## Records from a data collection
* * *

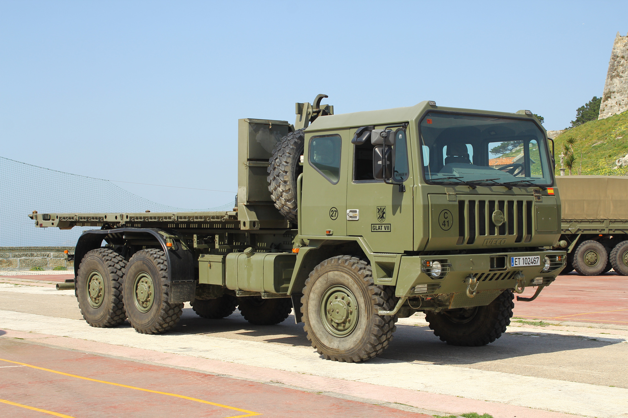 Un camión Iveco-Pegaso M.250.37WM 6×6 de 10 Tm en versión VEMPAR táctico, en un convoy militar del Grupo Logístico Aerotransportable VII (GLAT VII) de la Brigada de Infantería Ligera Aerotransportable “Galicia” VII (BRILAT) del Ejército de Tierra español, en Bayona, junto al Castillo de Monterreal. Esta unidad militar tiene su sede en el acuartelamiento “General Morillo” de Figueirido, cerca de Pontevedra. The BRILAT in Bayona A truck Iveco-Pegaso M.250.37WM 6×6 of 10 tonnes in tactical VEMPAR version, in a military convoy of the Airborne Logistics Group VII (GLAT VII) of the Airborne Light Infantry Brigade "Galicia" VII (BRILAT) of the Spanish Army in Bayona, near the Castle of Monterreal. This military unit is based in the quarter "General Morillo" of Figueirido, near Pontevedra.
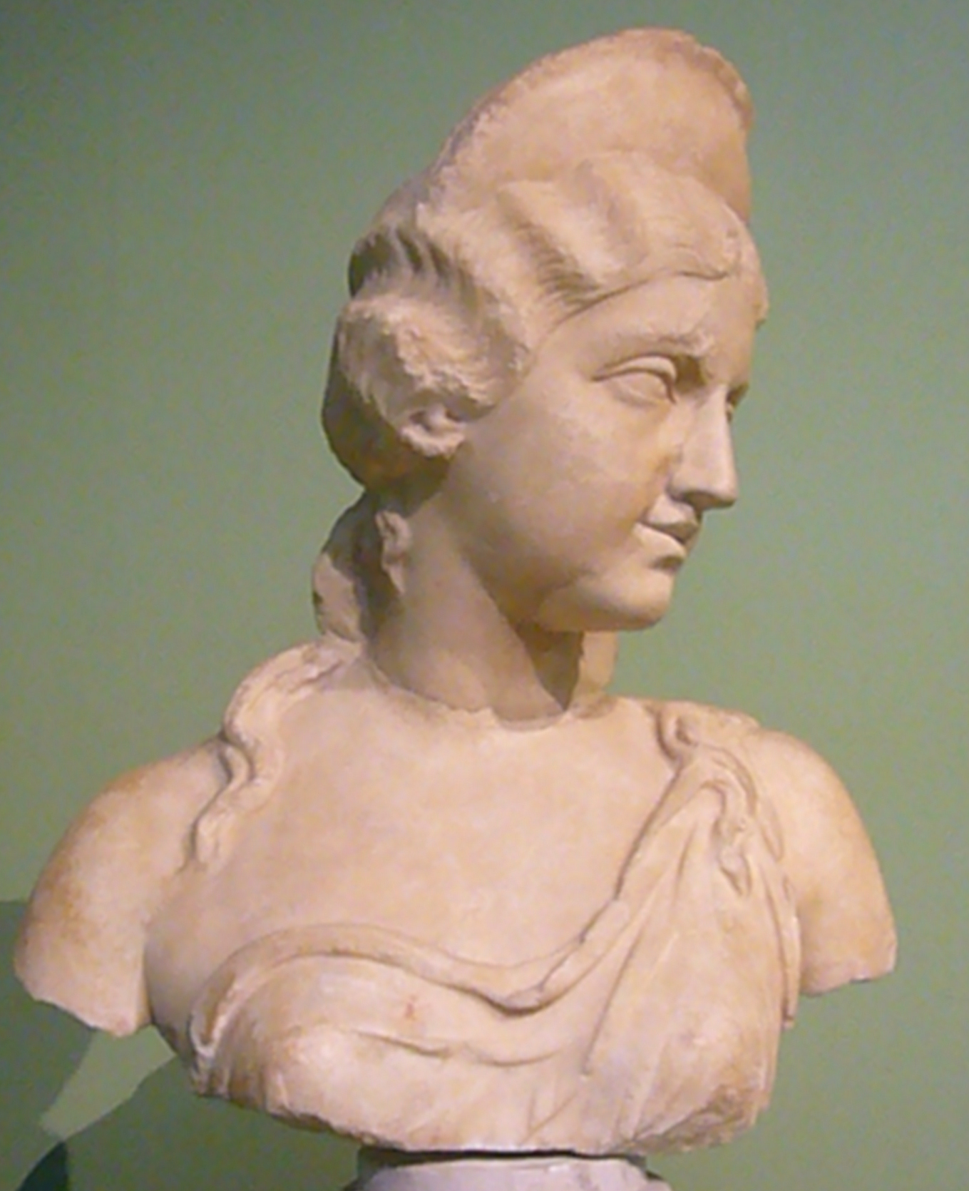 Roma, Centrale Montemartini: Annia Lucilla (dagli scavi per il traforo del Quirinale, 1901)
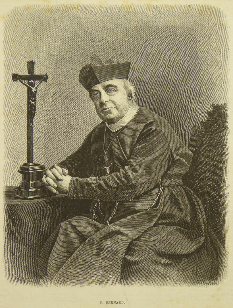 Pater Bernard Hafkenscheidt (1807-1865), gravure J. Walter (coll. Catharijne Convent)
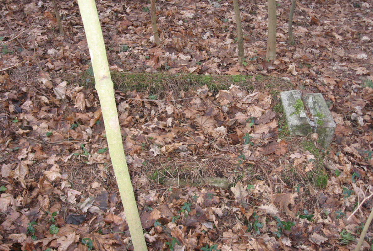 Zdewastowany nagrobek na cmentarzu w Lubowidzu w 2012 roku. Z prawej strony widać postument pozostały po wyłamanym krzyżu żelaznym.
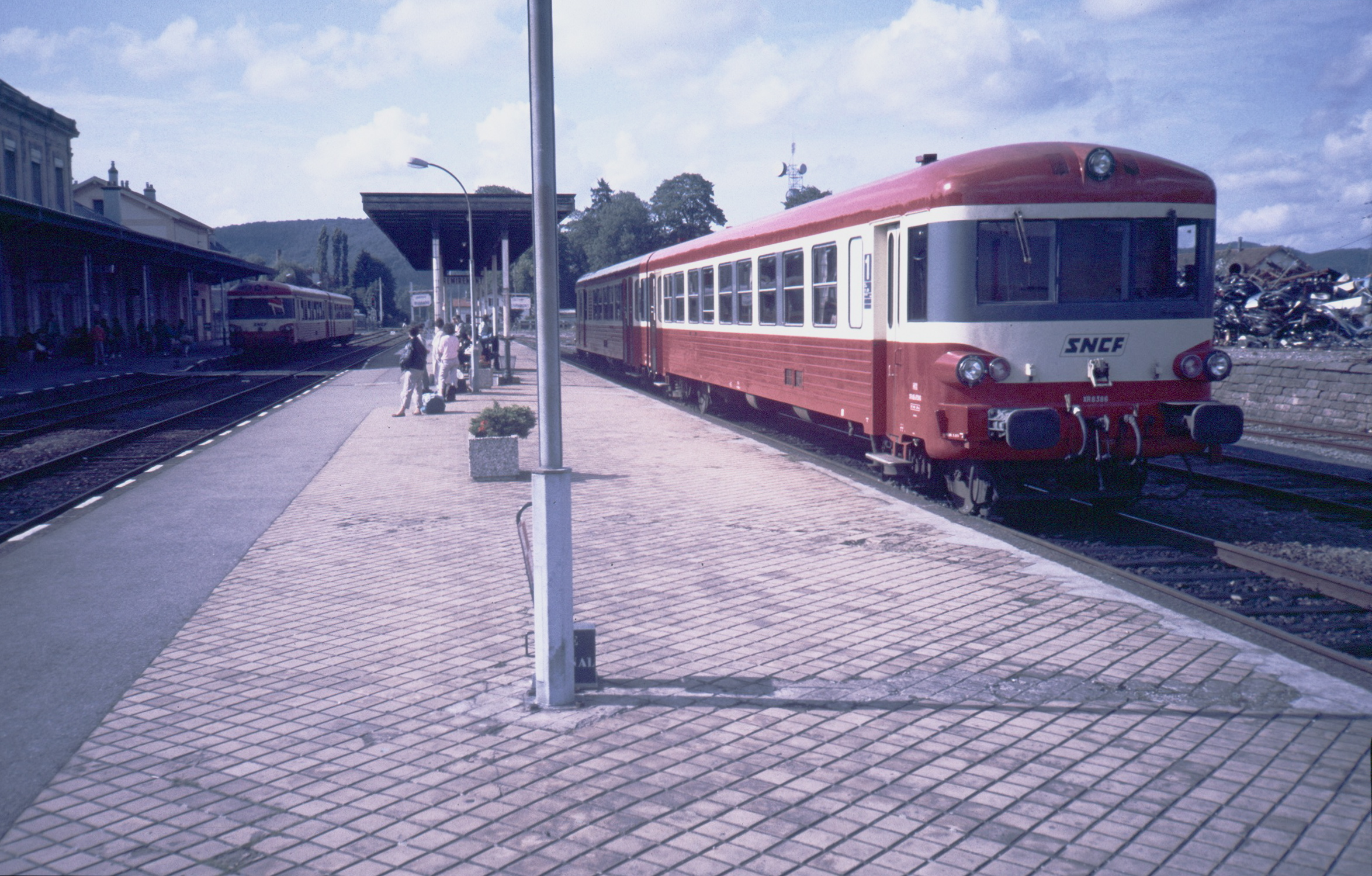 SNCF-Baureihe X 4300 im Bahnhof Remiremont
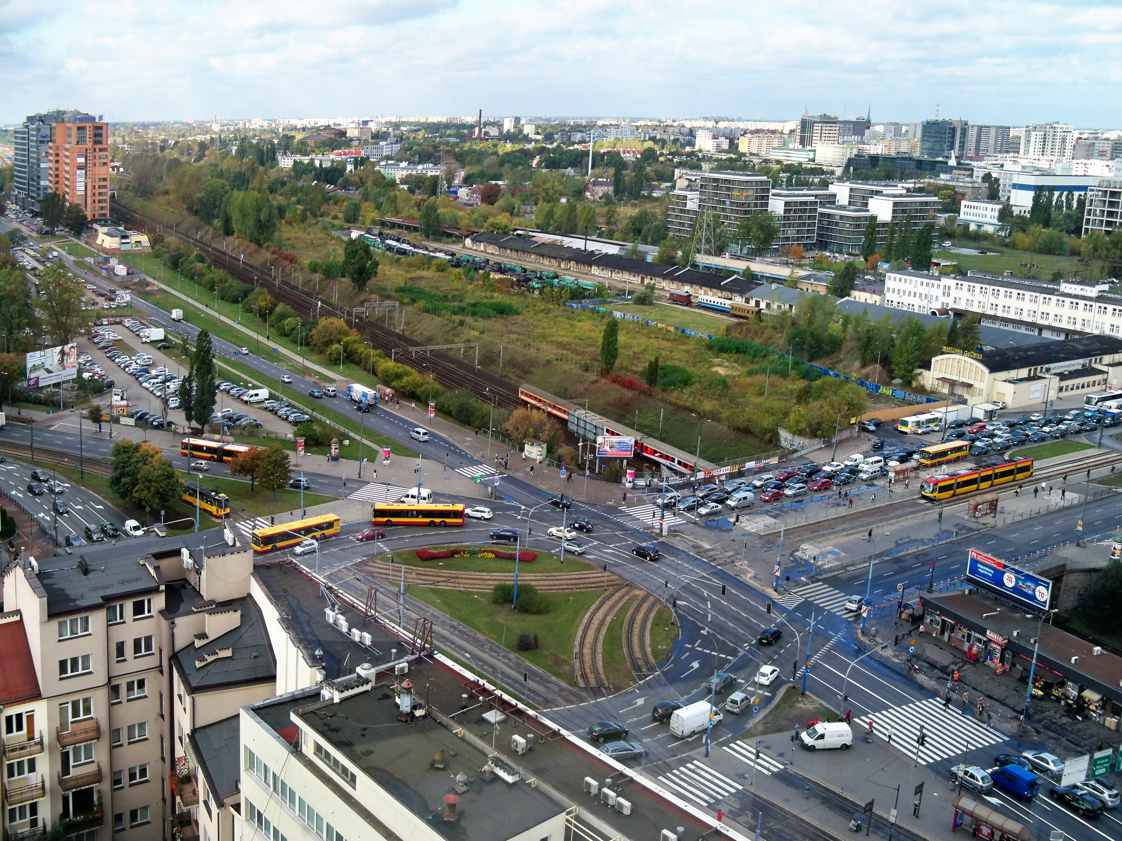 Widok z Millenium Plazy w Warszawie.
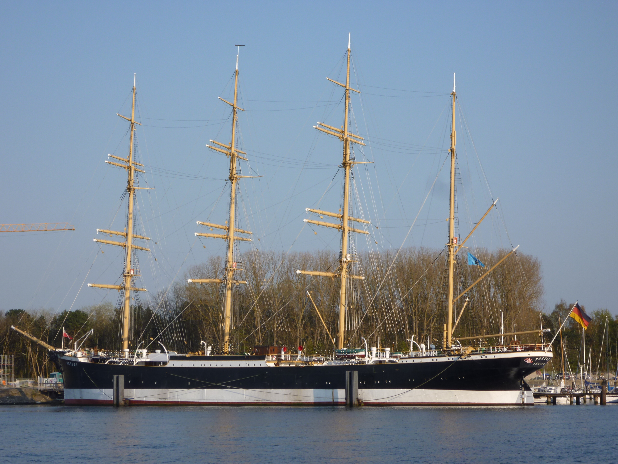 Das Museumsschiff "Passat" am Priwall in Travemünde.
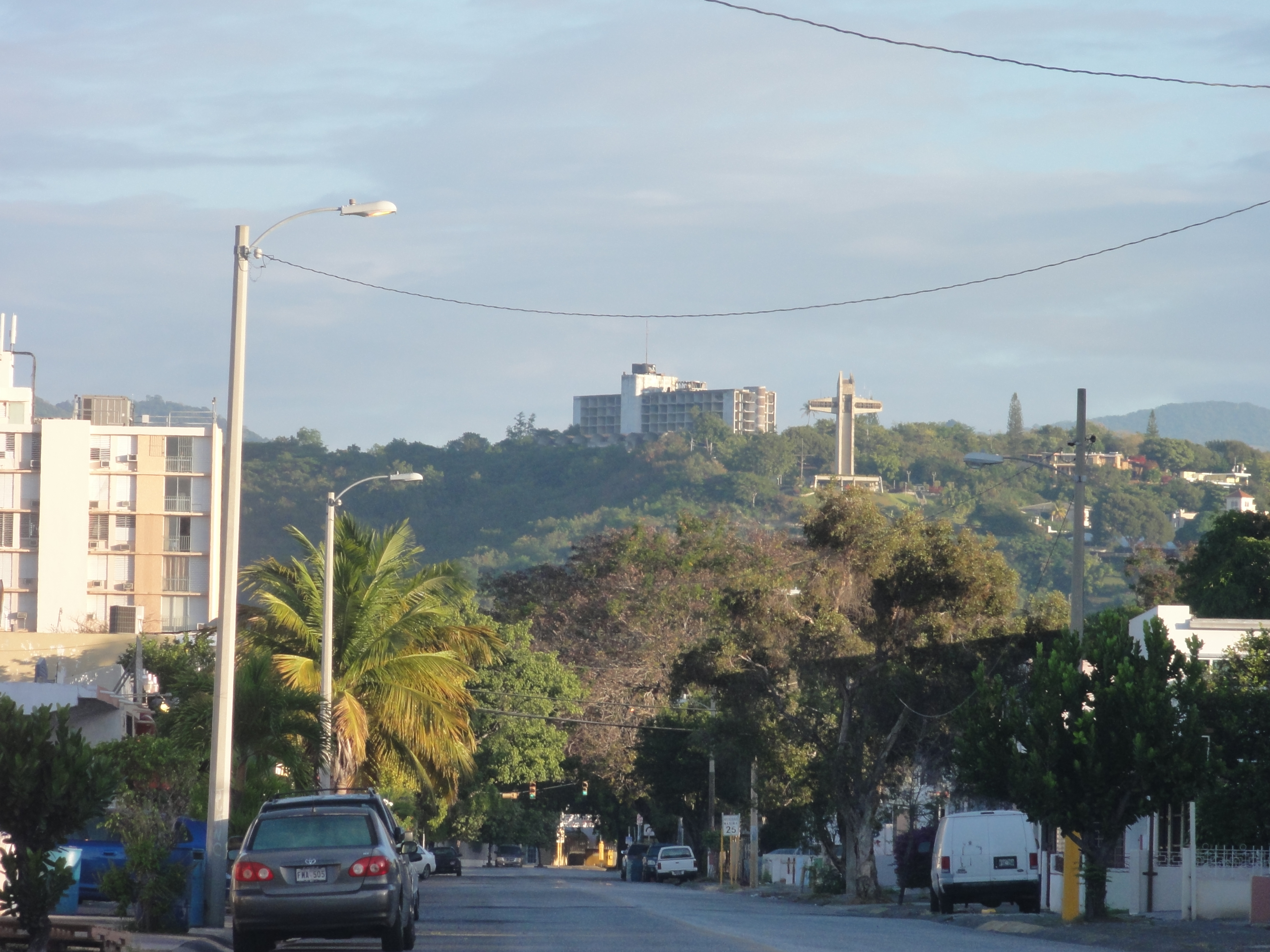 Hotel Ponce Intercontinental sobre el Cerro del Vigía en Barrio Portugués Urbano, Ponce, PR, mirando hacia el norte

* * *

Starting at the line containing "Pater Bernard Hafkenscheidt" and finishing at the line containing "Priwall in Travemünde.", return those lines exactly as they appear above, without the pictures.

 Pater Bernard Hafkenscheidt (1807-1865), gravure J. Walter (coll. Catharijne Convent)
 Zdewastowany nagrobek na cmentarzu w Lubowidzu w 2012 roku. Z prawej strony widać postument pozostały po wyłamanym krzyżu żelaznym.
 SNCF-Baureihe X 4300 im Bahnhof Remiremont
 Widok z Millenium Plazy w Warszawie.
 Das Museumsschiff "Passat" am Priwall in Travemünde.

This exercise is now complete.